▶ [Collected data]

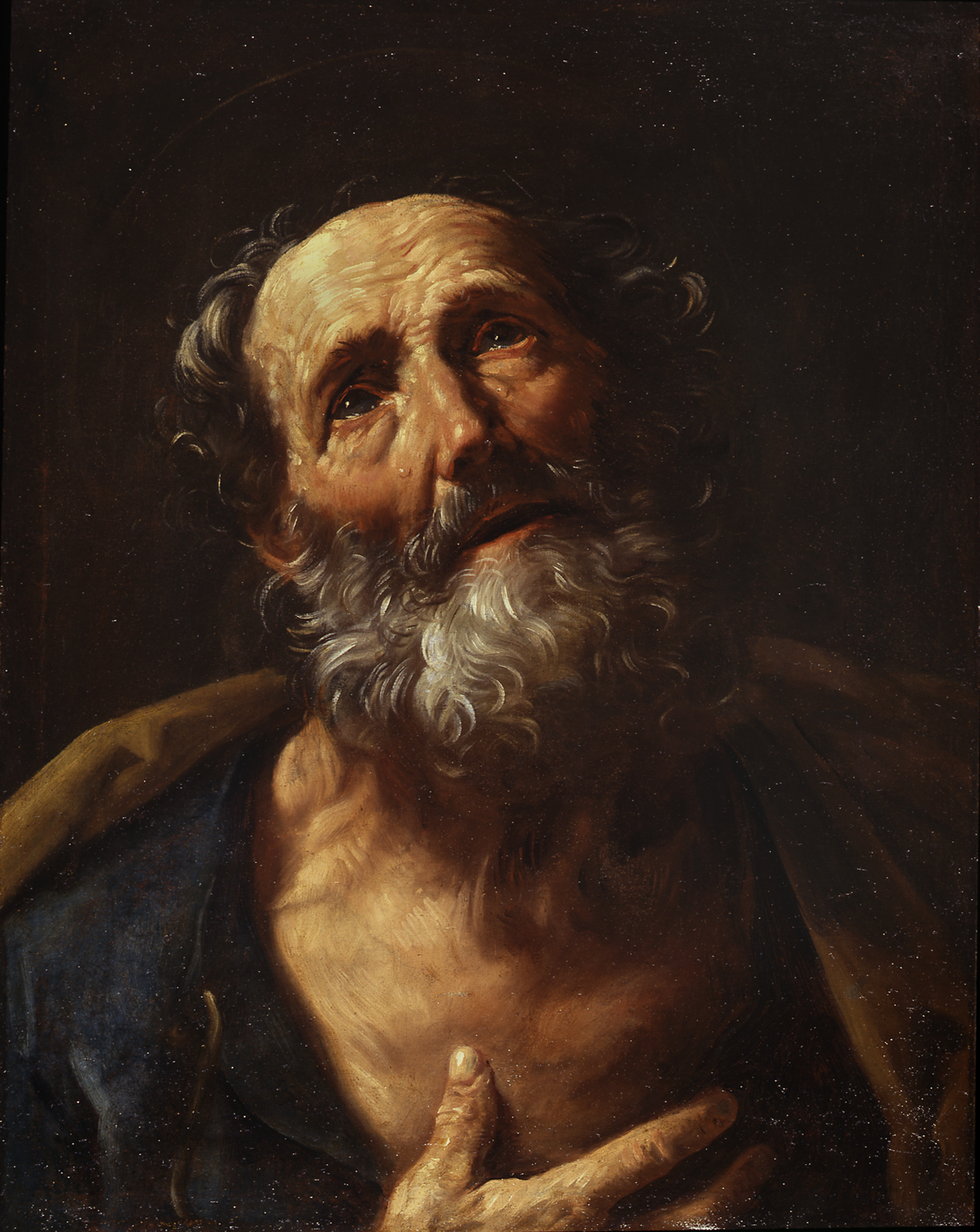 San Pietro penitente. Olio su tela. 62,5 x 48 cm. Collezione Mainetti (Roma)
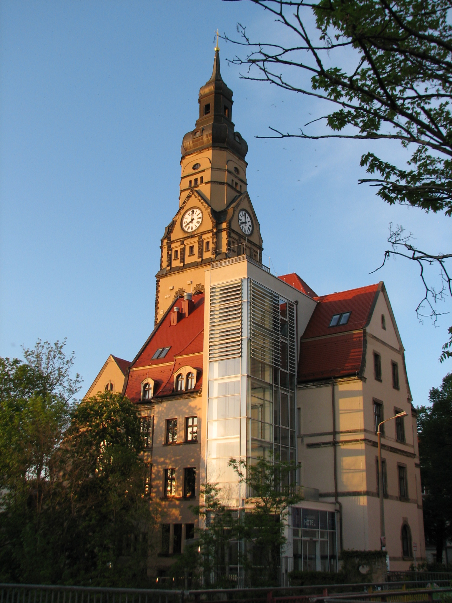 Philippuskirche und das Integrationshotel mit Fahrstuhlanbau im einstigen Pfarrhaus, Foto vom April 2019
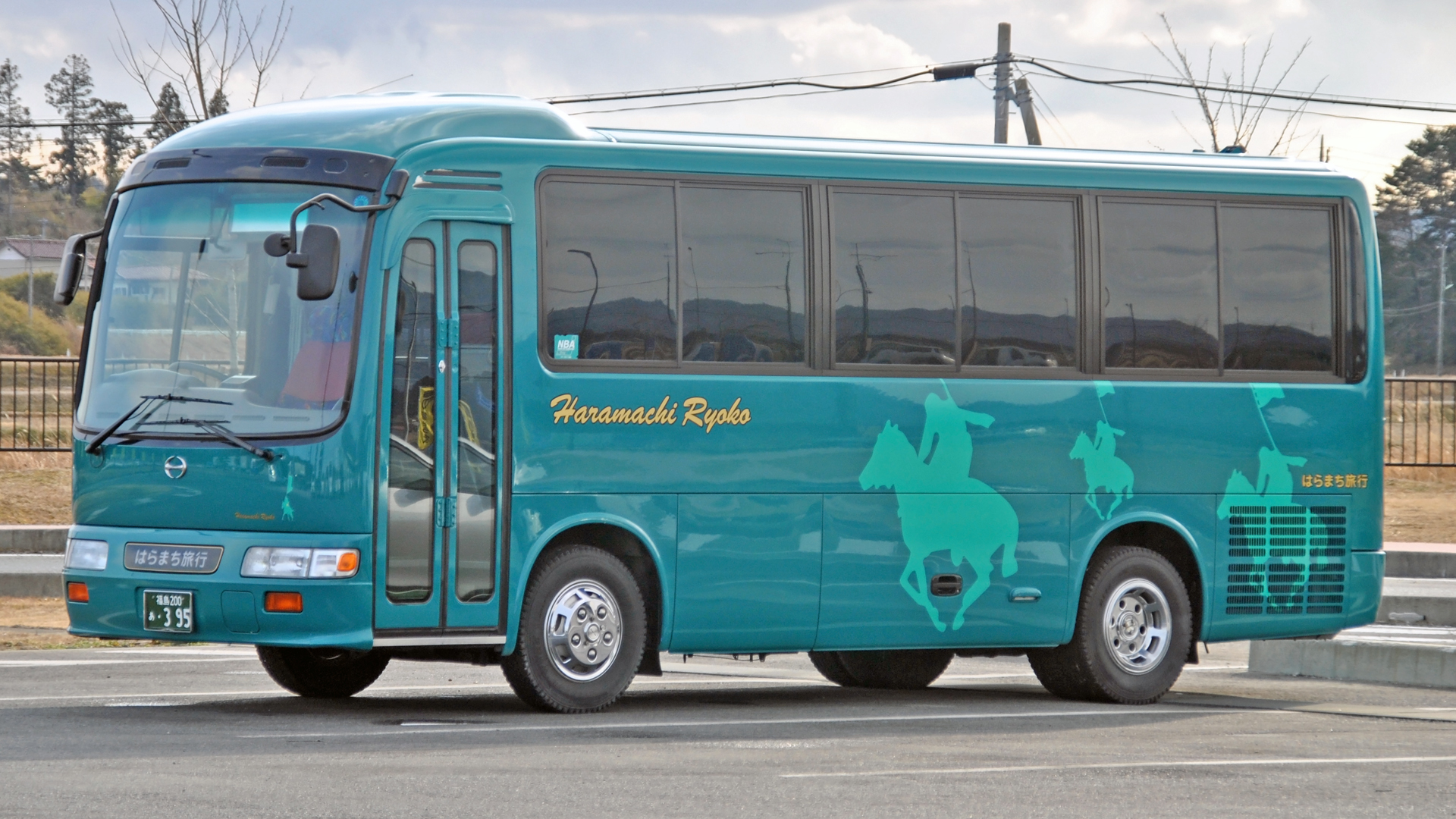 はらまち旅行の日野・リエッセ
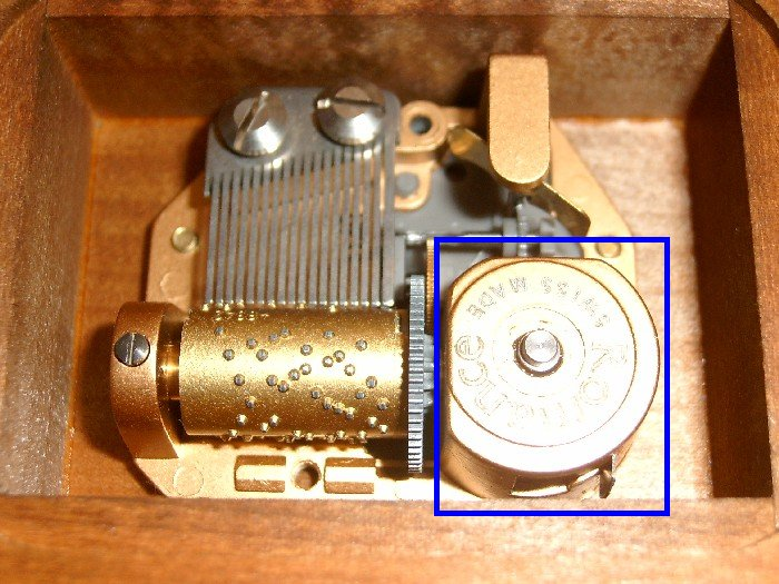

▶ [Work request] Would you mind transcribing the material exactly, without the pictures?

▶ [Answer space]
 San Pietro penitente. Olio su tela. 62,5 x 48 cm. Collezione Mainetti (Roma)
 Philippuskirche und das Integrationshotel mit Fahrstuhlanbau im einstigen Pfarrhaus, Foto vom April 2019
 はらまち旅行の日野・リエッセ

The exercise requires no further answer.